If additional vocational evidence is received at the hearing, the ALJ should provide it to the VE for review before the VE testifies.
Past work summary/history
Prior ALJ decisions
Previous VE work summaries or interrogatories
VE’s do not typically have access to the entire file.
Third, it's important to know what a VE does once assigned to a SSA disability case. The VE will review the provided evidence and prepare a past work summary. This summary should outline all work in the last 15 years. At a minimum, the summary should include the DOT descriptor code along with the SVP and exertional level per the DOT. The ALJ may use a VE before, during, or after the hearing. If a VE has had prior contact with the claimant, either professional or personal, they should recuse themselves from the case. A VE does not need to recuse themselves if prior contact was as a VE in a previous SSA hearing.

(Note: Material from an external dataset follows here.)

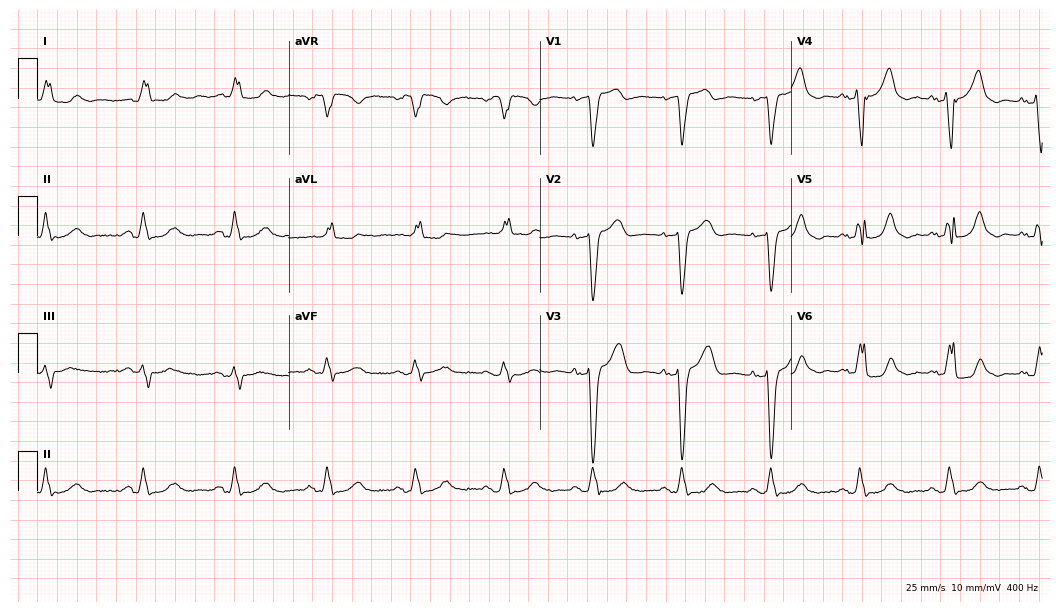
12-lead ECG from an 85-year-old woman (10.2-second recording at 400 Hz). Shows left bundle branch block (LBBB).

Fourth, it's important to know what a VE does at the SSA disability hearing. At the disability hearing, VEs will:
Summarize the claimants past work, focusing on the past 15 years.
Conduct a transferrable skills analysis, if needed.
Answer hypotheticals posed by the ALJ.
If permitted by the ALJ, respond to cross examination from the attorney, representative, or the claimant themselves.
Depending on the ALJ presiding over the case, the VE may or may not attend the entire disability hearing.
Fifth, it's important to know that the VE is not permitted to do any of the following:
Provide a medical opinion.
Determine whether a claimant is disabled under the Social Security Act.
Determine whether the claimant is credible and telling the truth.
Provide an opinion about whether the number of jobs that exist nationally are significant. That is a legal conclusion reserved for the ALJ.
Consider individual hiring practices. We do not consider IF the claimant can find or secure a job, only if they can PERFORM the job.
Find that an individual can perform a job with accommodations. If accommodations are needed to perform a specific job then the claimant is unable to perform that specific job under the SSA’s Rules and Regulations.
A Vocational Expert's Practice Pointers for Attorneys Handling Social Security Disability Hearings
First, submit to the record a detailed past work history 30 days before the date of the hearing.
What information are VEs looking for in the past work history?
The worker’s relationship to data, people, and things (worker functions);
The methodologies and techniques employed (work fields);
The machines, tool, equipment and work aids used;
The materials, products, subject matter, or services which would result (MPSMS).
Second, be familiar with the materials VE’s typically reference:
Dictionary of Occupational Titles (DOT)
Revised Handbook for Analyzing Jobs (RHAJ)
Selected Characteristics of Jobs (SCO)
Occupational Outlook Handbook
Transitional Classification of Jobs, 6th edition
Bureau of Labor Statistics (BLS) information (county business patterns, surveys, census reports)
The Journal of Forensic Vocational Analysis, The Rehabilitation Professional, etc.
Third, use vocationally relevant terminology when asking questions of a VE. Limitations must be quantifiable.
Less helpful questions: “Can my client work if he/she is taking narcotic painkillers?”
More helpful questions: “Due to the drowsy effects of narcotic pain medication, it is foreseeable that my client would need a 30-60 minute nap daily. These naps would occur at unpredictable times. Is this conductive to competitive work?”
More helpful questions: “Due to mental impairments, my client may exhibit the behavior of a physically aggressive outburst towards a co-worker, supervisor, or member of the public. What is the tolerance for physical outbursts in the work environment?”